Analysts: reputation, corporate value linked

NEW YORK: Hill & Knowlton has polled buy- and sell-side analysts - a group it felt was unrepresented in reputation-management surveys - to see what drives their decisions.

NEW YORK: Hill & Knowlton has polled buy- and sell-side analysts - a group it felt was unrepresented in reputation-management surveys - to see what drives their decisions.

"I have the highest respect for a number of studies out there, but I was hungry to really understand how the financial markets were being influenced by these buy- and sell-side analysts," said Judi Frost Mackey, SVP and director of the H&K US corporate and financial practice. "Clients were extremely hungry for this, and I couldn't find that information."

She added that clients had often found a lot of surveys too "inside baseball," with results pitched to a narrow audience of cognoscenti.

Market Opinion and Research International conducted research for "Return on Reputation," a report which featured 300 respondents from 14 countries in North America, Asia, and Europe.

More than 90% of respondents said that a company that fails to look after its reputation performance will ultimately experience financial woes.

"Analysts around the world unanimously agree that reputation has a direct correlation to a corporate value," Mackey said. "Reputation programs and behaviors, and communications from senior leadership teams are as important today as they ever will be with this most influential community."

While financial performance was considered the most important quality (87% of respondents gave it an "extremely" or "very important" designation), quality of the leadership team (86%) and making good on promises (85%) were virtually tied for the lead. CEO reputation was highest, while that of the chairman and independent board were least important.

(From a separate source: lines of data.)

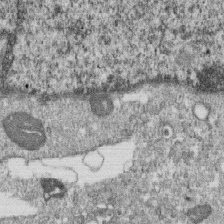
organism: African green monkey
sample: Vero E6 cells infected with SARS-CoV-2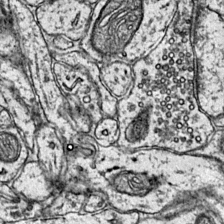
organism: Mouse
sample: Primary visual cortex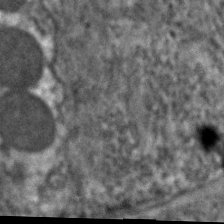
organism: C. elegans
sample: Pharynx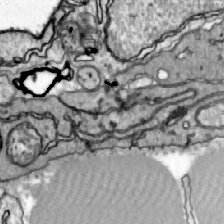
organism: Zebrafish
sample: Actinotrichia fibers

Mackey also noted that transparent disclosure ranked high in importance (93%), while 88% said non-transparent disclosure negatively affected a rating. Poor communication with stakeholders caused a negative rating with 79% of analysts.

Most analyst respondents to the survey also said it takes two years to change their minds about a company, so a bad reputation might linger after an unsavory executive leaves, although the US analysts seemed to have a shorter memory than others in the world.

While buy- and sell-side analysts only concern themselves with public companies, "the results of this study should be heeded by both private and public companies," Mackey said, explaining that private companies often have venture capital investors that possess a "public company" mindset.

"Often, there are private companies on a path to become public, and it's very clear that if they were to become a public entity, these reputation issues would be more important to the groups that will be rating their company and providing stock guidance," she said.